The Rector said he paid 97% of old debts he inherited while none of the over 50 court cases against the institution was successful.

“I inherited over 50 court cases and they keep coming up and not even one of those who took us to Court won and the cases are unending. There are other contractors who finished their work and were not paid, even while the academy was still being funded.” Effedua maintained.

The institution, he said had in recent times regained its superior academic reputation while her cadets have began to be accorded respect in the maritime industry.

“Our cadets are the best so far for now, we won the award as the best maritime training provider in 2019 and I am sure the award will remain here forever. The simulators are state of the art and are in Billions of Naira, we did not get any loan.

“Before now our cadets go with one certificate, now they go with about five to six certificates because the mandatory short courses they would have had to come back for pay for them, we are doing it for them free. So they are better marketable than their seniors because they are now members of the Nautical Institute UK and EMEREST UK.

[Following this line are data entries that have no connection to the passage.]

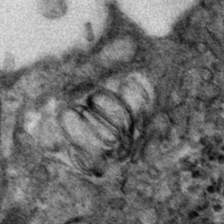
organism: Mouse
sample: Mouse hepatocytes
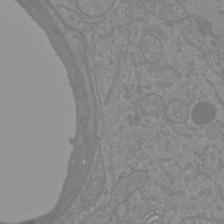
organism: Mouse
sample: Cortical neurons
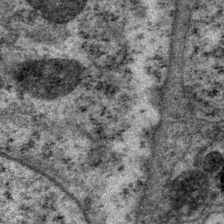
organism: P. pacificus
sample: Pharynx
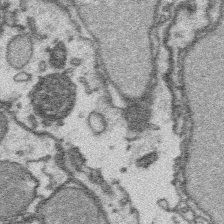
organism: Platynereis dumerilii
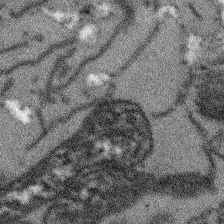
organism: Arabidopsis thaliana
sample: Root tip
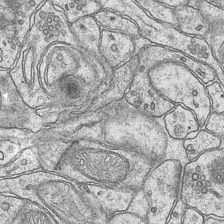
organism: Mouse
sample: CA1 Hippocampus
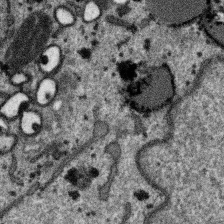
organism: Human
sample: Lung epithelial cells infected with SARS-CoV-2
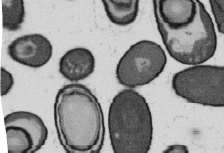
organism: B. subtilis
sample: Bacterial spore
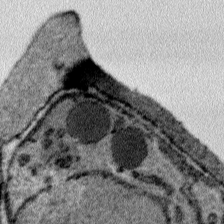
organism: Plasmodium falciparum
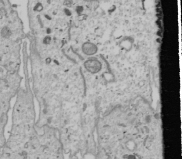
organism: Human
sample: Mitochondria in U2OS cells
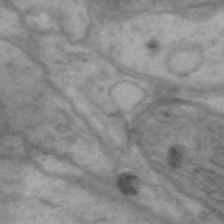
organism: Drosophila
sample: Brain
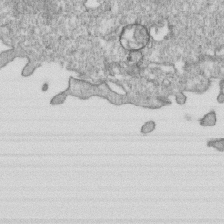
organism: Mouse
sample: Activated OT-1 CD8+ T cells
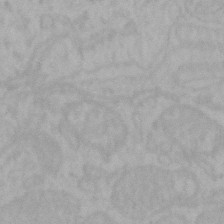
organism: Mouse
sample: Choroid plexus
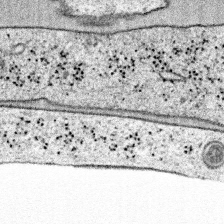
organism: Human
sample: HeLa cells
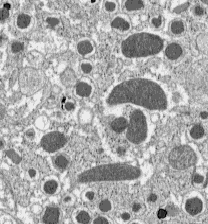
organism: C57BL Mouse
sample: Pancreatic islet
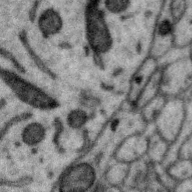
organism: Zebra finch
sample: Brain
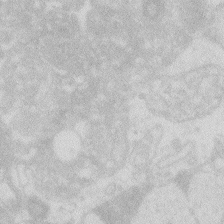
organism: Zebrafish
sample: Macrophage
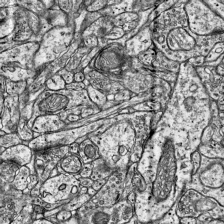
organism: Mouse
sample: Visual Cortex
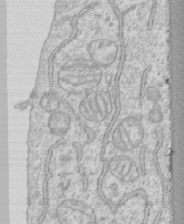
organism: Human
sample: CRL-1474
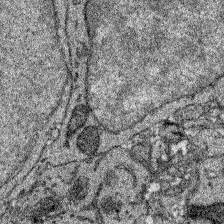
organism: Zebrafish
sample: Larval olfactory bulb
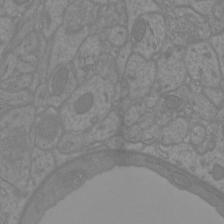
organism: Mouse
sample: Cortical neurons
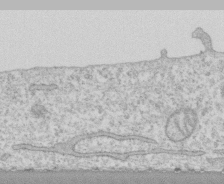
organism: Human
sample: CRL-1474
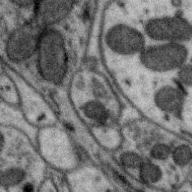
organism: Zebra finch
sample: Brain
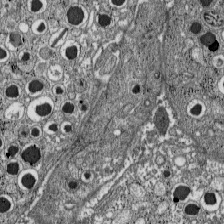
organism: C57BL Mouse
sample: Pancreatic islet
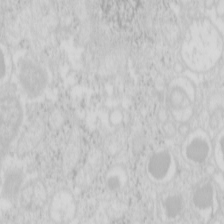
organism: Mouse
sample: Pancreas
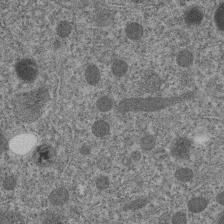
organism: C. elegans
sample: C. elegans embryo early stage
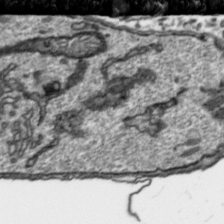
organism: Toxoplasma gondii
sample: Parasites in a vacuole inside a host cell
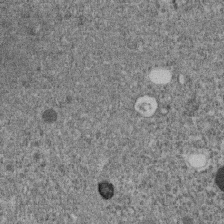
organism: C. elegans
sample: C. elegans embryo early stage
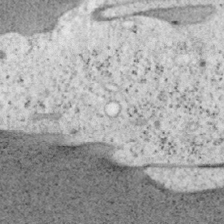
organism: Mouse
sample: OT-I killer T cells with ID8 ovarian cancer cells

“We have over 60 of our courses accredited. They all have free laptops. where did we get the money from, we blocked leakages. They all have books. before they were 18/1 in a room, now we have just two in a room. it’s almost life a two-star hotel. Feeding has been remarkably improved.

“Equatorial Guinea wrote us three weeks ago that they want to send their cadets here. about 2135 professionals from the maritime industry have been trained here in the last few years.

“IMO were so happy with us that they donated 2000 books to us. The new engineering workshop is my next target. The exhibition hall will be a kind of museum. where they will cannibalize a vessel in parts. To train cadets on the functionality of a ship.” He explained.

On Corporate social responsibility, the Rector said that the institution donated three computer centres to three secondary schools in Oron, bought over 500 JAMB forms for indegenes of the area and donated 1,000 litres of fuel weekly to the General Hospital at Iquita in Oron.